MATERIAL SUPPLIED -
*****

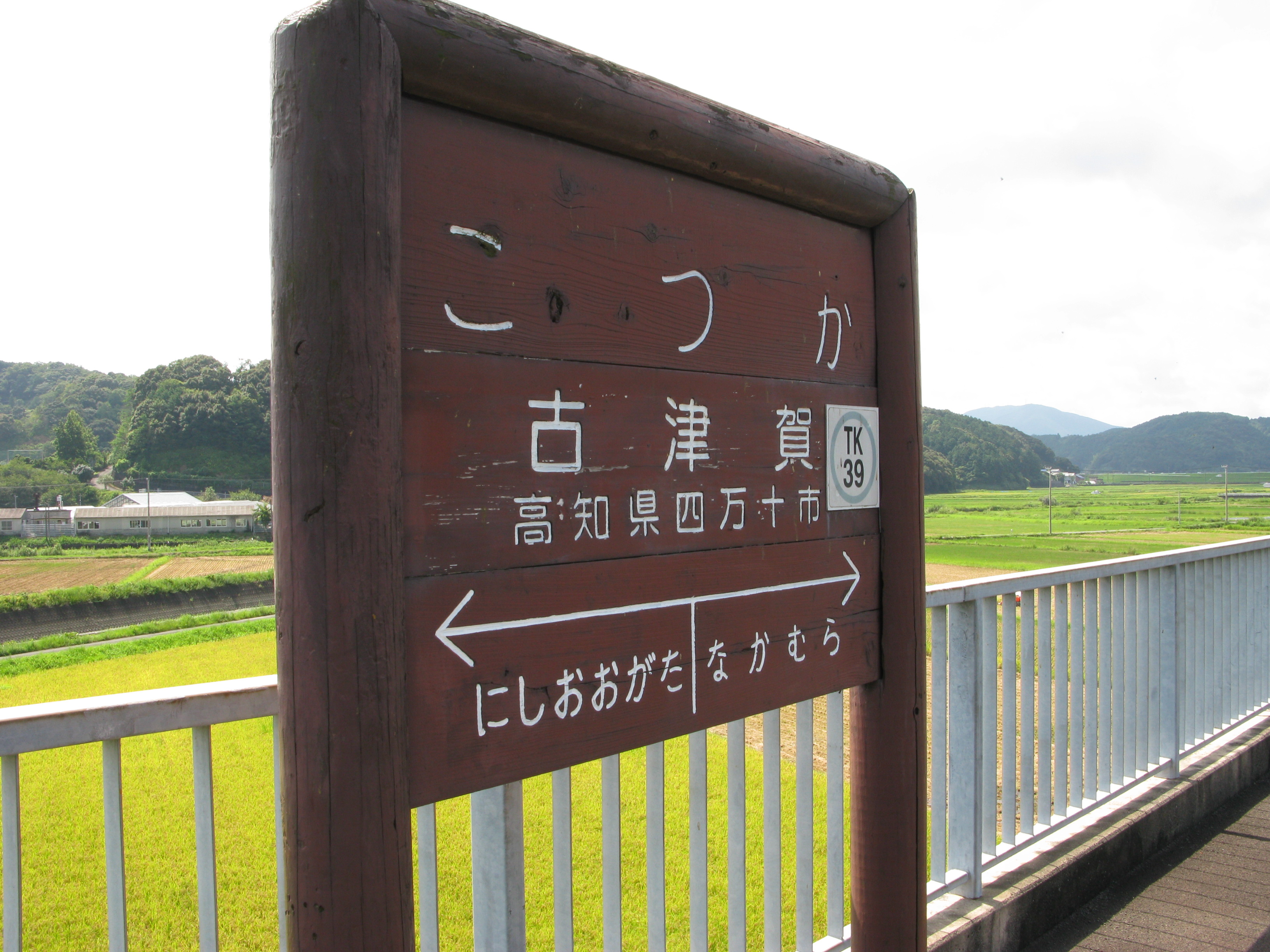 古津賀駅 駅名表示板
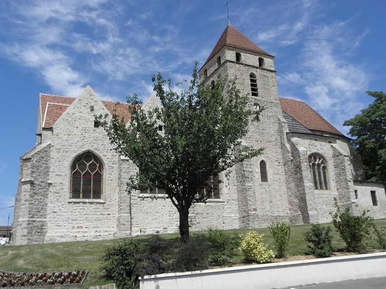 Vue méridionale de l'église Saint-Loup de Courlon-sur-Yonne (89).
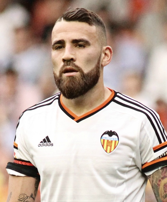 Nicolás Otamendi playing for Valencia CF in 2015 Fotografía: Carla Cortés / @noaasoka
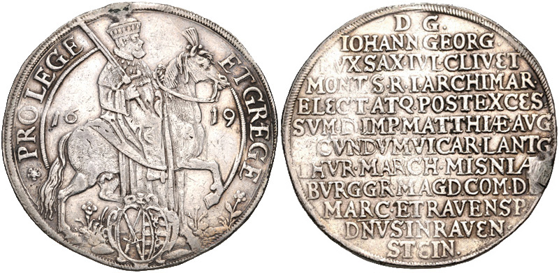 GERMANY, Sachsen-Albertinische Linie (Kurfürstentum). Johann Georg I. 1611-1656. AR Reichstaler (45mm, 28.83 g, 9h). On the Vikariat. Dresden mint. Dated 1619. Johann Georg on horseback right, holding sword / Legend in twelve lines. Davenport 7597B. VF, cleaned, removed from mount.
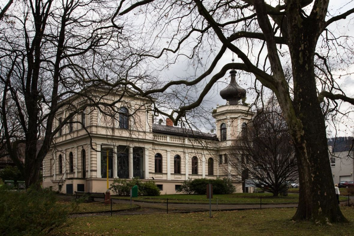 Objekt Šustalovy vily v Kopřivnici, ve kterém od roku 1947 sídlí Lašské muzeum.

*****

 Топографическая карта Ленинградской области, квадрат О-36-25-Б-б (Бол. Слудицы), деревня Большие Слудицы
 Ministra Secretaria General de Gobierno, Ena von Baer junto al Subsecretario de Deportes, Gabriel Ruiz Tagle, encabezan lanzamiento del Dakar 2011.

*****

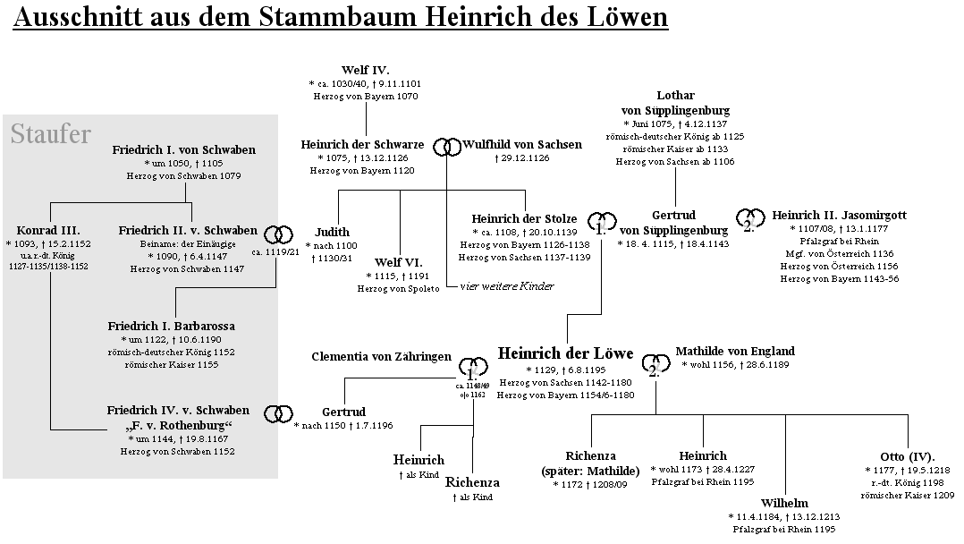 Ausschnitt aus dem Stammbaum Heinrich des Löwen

*****

Although pictures appear among the entries, please set down only the lines from the one with "Nicolás Otamendi playing" up to and including the one with "Objekt Šustalovy vily", word for word.

WRITTEN SOLUTION -
 Nicolás Otamendi playing for Valencia CF in 2015 Fotografía: Carla Cortés / @noaasoka
 GERMANY, Sachsen-Albertinische Linie (Kurfürstentum). Johann Georg I. 1611-1656. AR Reichstaler (45mm, 28.83 g, 9h). On the Vikariat. Dresden mint. Dated 1619. Johann Georg on horseback right, holding sword / Legend in twelve lines. Davenport 7597B. VF, cleaned, removed from mount.
 Objekt Šustalovy vily v Kopřivnici, ve kterém od roku 1947 sídlí Lašské muzeum.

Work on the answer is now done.